Porzingis made his triumphant return to the Celtics lineup in Game 1 of the NBA Finals, although he did not retake his starting position. The Celtics decided that bringing him off the bench is what's best, and it's hard to argue that this decision has not worked. Thus far in two NBA Finals games, Porzingis has a plus-minus of +25, with his +12 being a game-high in their win on Sunday night.

But some still aren't convinced of the Celtics big man's impact. Tim Hardaway Sr., the father of Mavericks guard Tim Hardaway Jr., recently went on Fox Sports 1's The Carton Show and declared that Boston is worse off whenever Porzingis is on the floor.

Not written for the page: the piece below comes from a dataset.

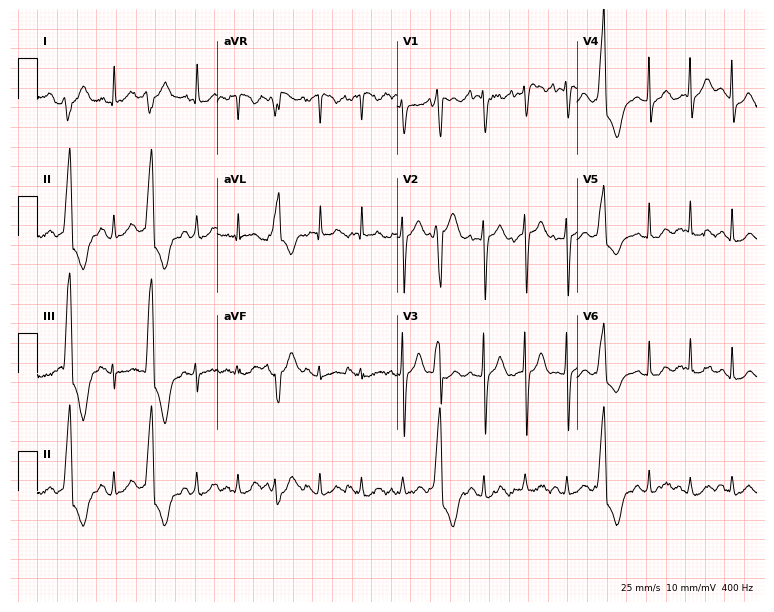
Standard 12-lead ECG recorded from a female, 85 years old (7.3-second recording at 400 Hz). The tracing shows sinus tachycardia (a sinus rate of 100 beats per minute or more).

“A lot of people would disagree with me but I think the Boston Celtics play better without Porzingis in the lineup. I think the ball moves better, I think they get up and down quicker, I think they rebound the ball better. I think they're a better offensive and defensive team when he's not on the court,” Hardaway said.

Celtics fans will be all up in arms, and justifiably so, following Tim Hardaway Sr.'s opinion. Kristaps Porzingis turned the momentum of Game 1 with an 11-point first quarter, and in Game 2, he had 12 points and two emphatic blocks that helped keep the Mavericks at bay. Perhaps he just has the back of his son, and this is his way of showing his support to the Mavericks.

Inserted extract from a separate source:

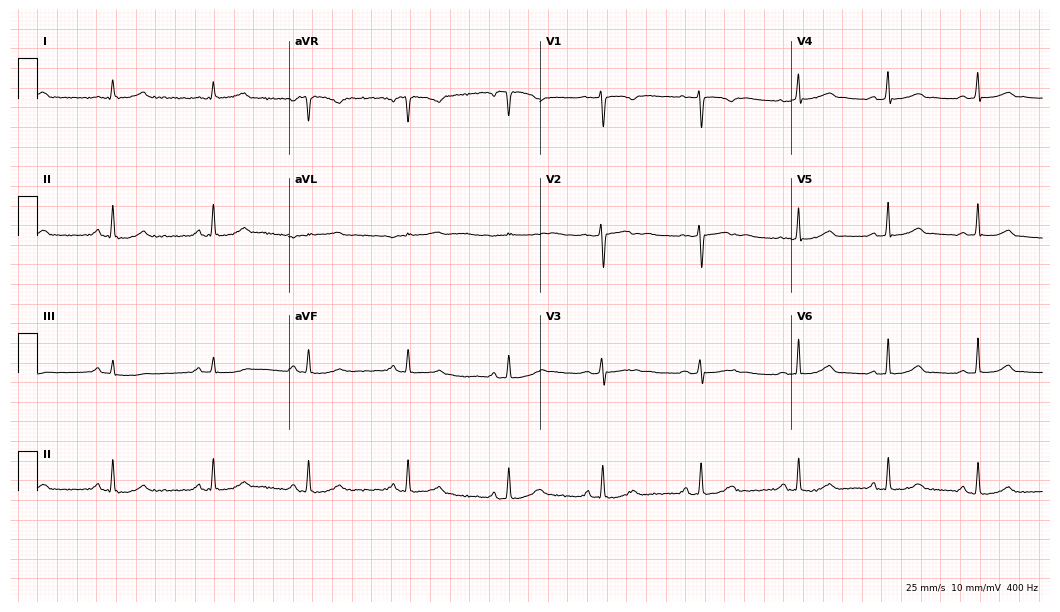
12-lead ECG from a 33-year-old woman. Recorded interpretation: within normal limits.

Dissecting Tim Hardaway Sr.'s opinion of the Celtics star

Some of Tim Hardaway Sr.'s claims must be fact-checked. With Kristaps Porzingis on the floor during the regular season, the Celtics played at a much quicker pace, per PBP Stats so them getting up and down quicker without him is flat-out not true. However, Hardaway is right in that there is less ball movement whenever Porzingis is on the floor (increased assist rate whenever he's not playing), and the Celtics are marginally worse on the offensive glass during his minutes.

But it's a stretch to say that the Celtics play better without Porzingis; there are teams that Porzingis thrives against, and the Mavericks matchup is one of them. For starters, Porzingis is a top-tier floor spacer who is an effective scorer from three levels. He forces the Mavs' big men to guard the perimeter. And then he is also the Celtics' best rim protector. When the Mavericks were launching an all-out assault on the paint, Porzingis helped deter a few would-be scorers with his length, and he even swatted a few shots away.

There are times when the Celtics are better without Kristaps Porzingis, as without him, they are able to cover more ground on the perimeter. Porzingis mostly plays drop coverage, which can mean death against lethal pull-up threats. But against the Mavericks, Porzingis, thus far, has been one of the most decisive factors as to why the Celtics are in need of just two wins to hoist the Larry O'Brien trophy.

Kristaps Porzingis' Mavericks reputation is still following him

Kristaps Porzingis has been teammates with Tim Hardaway Jr. for four and a half seasons, so Tim Hardaway Sr., the Hall of Famer, certainly has had plenty of time to watch the 7'3 Latvian play. Porzingis had his fair share of ups and downs with the Mavericks, and perhaps his reputation in Dallas is still following him to this day even though he has been everything the Celtics have needed and more.

Towards the tail-end of his Mavericks stint, Porzingis struggled immensely. He was relegated to corner-sitting duties and the occasional post-up, and he couldn't make use of his size advantage to dominate in the post. It looked as though Porzingis had lost all confidence. While he played better to start the 2021-22 season, the Mavs decided that he was not the best fit alongside Luka Doncic.

It's hard to describe Porzingis' Mavericks stint as anything other than a disappointment. He and Doncic did not jell as well as the team had hoped, and Porzingis' production declined sharply as a result. But with the Celtics, he has been part of an impressive ensemble cast of talent that prioritizes winning above everything. Winning the 2024 NBA championship would go a long way towards making Porzingis' sour Mavericks stint a complete thing of the past.